*** Block opens ***
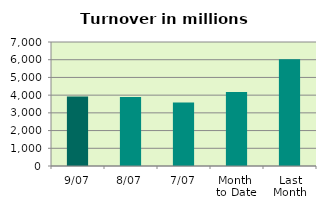
| Category | Series 0 |
|---|---|
| 9/07 | 3928.5 |
| 8/07 | 3891.259 |
| 7/07 | 3581.047 |
| Month 
to Date | 4176.993 |
| Last
Month | 6026.772 |
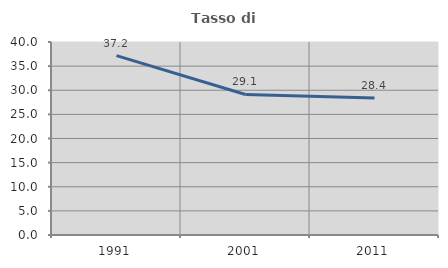
| Category | Tasso di occupazione   |
|---|---|
| 1991.0 | 37.164 |
| 2001.0 | 29.127 |
| 2011.0 | 28.385 |
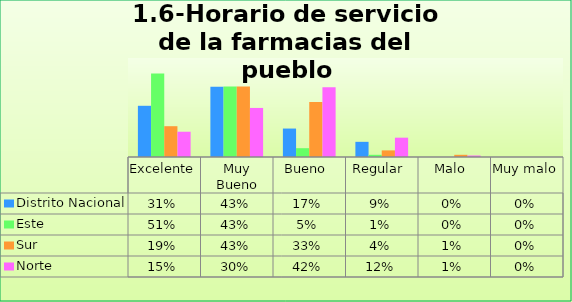
| Category | Distrito Nacional | Este | Sur  | Norte |
|---|---|---|---|---|
| Excelente | 0.31 | 0.507 | 0.187 | 0.153 |
| Muy Bueno | 0.425 | 0.427 | 0.427 | 0.297 |
| Bueno  | 0.172 | 0.053 | 0.333 | 0.423 |
| Regular  | 0.092 | 0.013 | 0.04 | 0.117 |
| Malo  | 0 | 0 | 0.013 | 0.009 |
| Muy malo  | 0 | 0 | 0 | 0 |
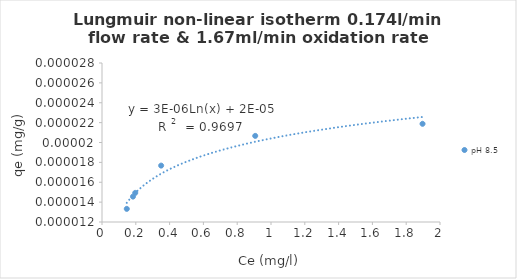
| Category | pH 8.5 |
|---|---|
| 1.8966666666666665 | 0 |
| 0.9066666666666667 | 0 |
| 0.3499999999999999 | 0 |
| 0.19666666666666668 | 0 |
| 0.18333333333333335 | 0 |
| 0.1466666666666667 | 0 |
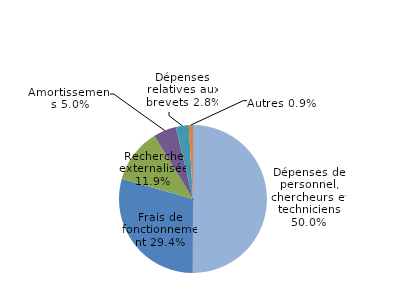
| Category | Series 0 |
|---|---|
| Dépenses de personnel, chercheurs et techniciens | 0.5 |
| Frais de fonctionnement | 0.294 |
| Recherche externalisée | 0.119 |
| Amortissements | 0.05 |
| Dépenses relatives aux brevets | 0.028 |
| Autres | 0.009 |
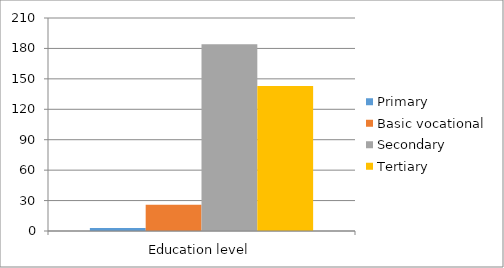
| Category | Primary | Basic vocational | Secondary | Tertiary |
|---|---|---|---|---|
| Education level | 3 | 26 | 184 | 143 |
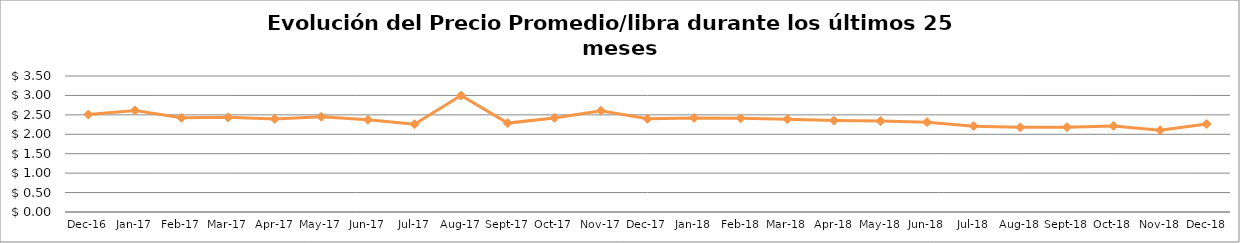
| Category | Series 0 |
|---|---|
| 2016-12-01 | 2.508 |
| 2017-01-01 | 2.615 |
| 2017-02-01 | 2.424 |
| 2017-03-01 | 2.436 |
| 2017-04-01 | 2.396 |
| 2017-05-01 | 2.452 |
| 2017-06-01 | 2.372 |
| 2017-07-01 | 2.26 |
| 2017-08-01 | 2.997 |
| 2017-09-01 | 2.288 |
| 2017-10-01 | 2.421 |
| 2017-11-01 | 2.605 |
| 2017-12-01 | 2.4 |
| 2018-01-01 | 2.42 |
| 2018-02-01 | 2.412 |
| 2018-03-01 | 2.388 |
| 2018-04-01 | 2.352 |
| 2018-05-01 | 2.341 |
| 2018-06-01 | 2.312 |
| 2018-07-01 | 2.209 |
| 2018-08-01 | 2.178 |
| 2018-09-01 | 2.184 |
| 2018-10-01 | 2.216 |
| 2018-11-01 | 2.106 |
| 2018-12-01 | 2.264 |
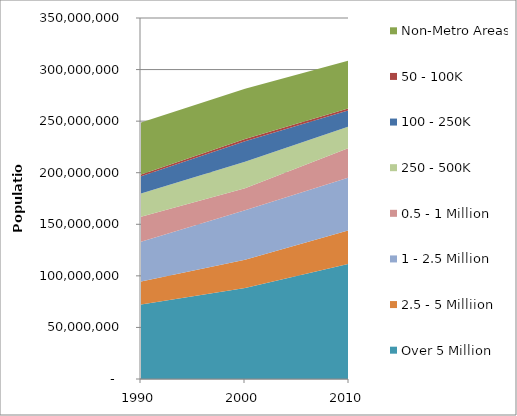
| Category | Over 5 Million | 2.5 - 5 Milliion | 1 - 2.5 Million | 0.5 - 1 Million | 250 - 500K | 100 - 250K | 50 - 100K | Non-Metro Areas |
|---|---|---|---|---|---|---|---|---|
| 1990.0 | 72154358 | 22289751 | 38629024 | 24351646 | 22397418 | 16809165 | 1606482 | 50472029 |
| 2000.0 | 88293653 | 27329564 | 48026722 | 21272896 | 25597240 | 19917234 | 2142631 | 48841966 |
| 2010.0 | 111811753 | 32472467 | 51131690 | 28595291 | 20778622 | 15733357 | 1928952 | 46293406 |
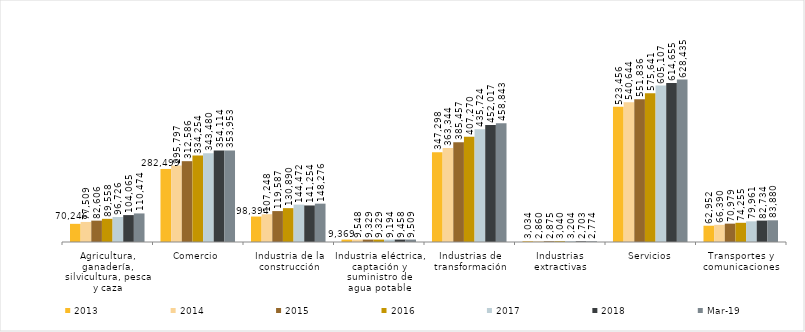
| Category | 2013 | 2014 | 2015 | 2016 | 2017 | 2018 | mar-19 |
|---|---|---|---|---|---|---|---|
| Agricultura, ganadería, silvicultura, pesca y caza | 70246 | 77509 | 82606 | 89558 | 96726 | 104065 | 110474 |
| Comercio | 282499 | 295797 | 312586 | 334254 | 343480 | 354114 | 353953 |
| Industria de la construcción | 98394 | 107248 | 119587 | 130890 | 144472 | 141254 | 148276 |
| Industria eléctrica, captación y suministro de agua potable | 9369 | 9548 | 9329 | 9329 | 9194 | 9458 | 9509 |
| Industrias de transformación | 347298 | 363344 | 385457 | 407270 | 435724 | 452017 | 458843 |
| Industrias extractivas | 3034 | 2860 | 2875 | 3040 | 3204 | 2703 | 2774 |
| Servicios | 523456 | 540644 | 551836 | 575641 | 605107 | 614655 | 628435 |
| Transportes y comunicaciones | 62952 | 66390 | 70979 | 74255 | 79961 | 82734 | 83880 |
*** Block closes ***
Would you please write out the entries in full, exactly as they read, but without pictures?

Expected output
| Category | Series 0 |
|---|---|
| 9/07 | 3928.5 |
| 8/07 | 3891.259 |
| 7/07 | 3581.047 |
| Month 
to Date | 4176.993 |
| Last
Month | 6026.772 |
| Category | Tasso di occupazione   |
|---|---|
| 1991.0 | 37.164 |
| 2001.0 | 29.127 |
| 2011.0 | 28.385 |
| Category | Distrito Nacional | Este | Sur  | Norte |
|---|---|---|---|---|
| Excelente | 0.31 | 0.507 | 0.187 | 0.153 |
| Muy Bueno | 0.425 | 0.427 | 0.427 | 0.297 |
| Bueno  | 0.172 | 0.053 | 0.333 | 0.423 |
| Regular  | 0.092 | 0.013 | 0.04 | 0.117 |
| Malo  | 0 | 0 | 0.013 | 0.009 |
| Muy malo  | 0 | 0 | 0 | 0 |
| Category | pH 8.5 |
|---|---|
| 1.8966666666666665 | 0 |
| 0.9066666666666667 | 0 |
| 0.3499999999999999 | 0 |
| 0.19666666666666668 | 0 |
| 0.18333333333333335 | 0 |
| 0.1466666666666667 | 0 |
| Category | Series 0 |
|---|---|
| Dépenses de personnel, chercheurs et techniciens | 0.5 |
| Frais de fonctionnement | 0.294 |
| Recherche externalisée | 0.119 |
| Amortissements | 0.05 |
| Dépenses relatives aux brevets | 0.028 |
| Autres | 0.009 |
| Category | Primary | Basic vocational | Secondary | Tertiary |
|---|---|---|---|---|
| Education level | 3 | 26 | 184 | 143 |
| Category | Series 0 |
|---|---|
| 2016-12-01 | 2.508 |
| 2017-01-01 | 2.615 |
| 2017-02-01 | 2.424 |
| 2017-03-01 | 2.436 |
| 2017-04-01 | 2.396 |
| 2017-05-01 | 2.452 |
| 2017-06-01 | 2.372 |
| 2017-07-01 | 2.26 |
| 2017-08-01 | 2.997 |
| 2017-09-01 | 2.288 |
| 2017-10-01 | 2.421 |
| 2017-11-01 | 2.605 |
| 2017-12-01 | 2.4 |
| 2018-01-01 | 2.42 |
| 2018-02-01 | 2.412 |
| 2018-03-01 | 2.388 |
| 2018-04-01 | 2.352 |
| 2018-05-01 | 2.341 |
| 2018-06-01 | 2.312 |
| 2018-07-01 | 2.209 |
| 2018-08-01 | 2.178 |
| 2018-09-01 | 2.184 |
| 2018-10-01 | 2.216 |
| 2018-11-01 | 2.106 |
| 2018-12-01 | 2.264 |
| Category | Over 5 Million | 2.5 - 5 Milliion | 1 - 2.5 Million | 0.5 - 1 Million | 250 - 500K | 100 - 250K | 50 - 100K | Non-Metro Areas |
|---|---|---|---|---|---|---|---|---|
| 1990.0 | 72154358 | 22289751 | 38629024 | 24351646 | 22397418 | 16809165 | 1606482 | 50472029 |
| 2000.0 | 88293653 | 27329564 | 48026722 | 21272896 | 25597240 | 19917234 | 2142631 | 48841966 |
| 2010.0 | 111811753 | 32472467 | 51131690 | 28595291 | 20778622 | 15733357 | 1928952 | 46293406 |
| Category | 2013 | 2014 | 2015 | 2016 | 2017 | 2018 | mar-19 |
|---|---|---|---|---|---|---|---|
| Agricultura, ganadería, silvicultura, pesca y caza | 70246 | 77509 | 82606 | 89558 | 96726 | 104065 | 110474 |
| Comercio | 282499 | 295797 | 312586 | 334254 | 343480 | 354114 | 353953 |
| Industria de la construcción | 98394 | 107248 | 119587 | 130890 | 144472 | 141254 | 148276 |
| Industria eléctrica, captación y suministro de agua potable | 9369 | 9548 | 9329 | 9329 | 9194 | 9458 | 9509 |
| Industrias de transformación | 347298 | 363344 | 385457 | 407270 | 435724 | 452017 | 458843 |
| Industrias extractivas | 3034 | 2860 | 2875 | 3040 | 3204 | 2703 | 2774 |
| Servicios | 523456 | 540644 | 551836 | 575641 | 605107 | 614655 | 628435 |
| Transportes y comunicaciones | 62952 | 66390 | 70979 | 74255 | 79961 | 82734 | 83880 |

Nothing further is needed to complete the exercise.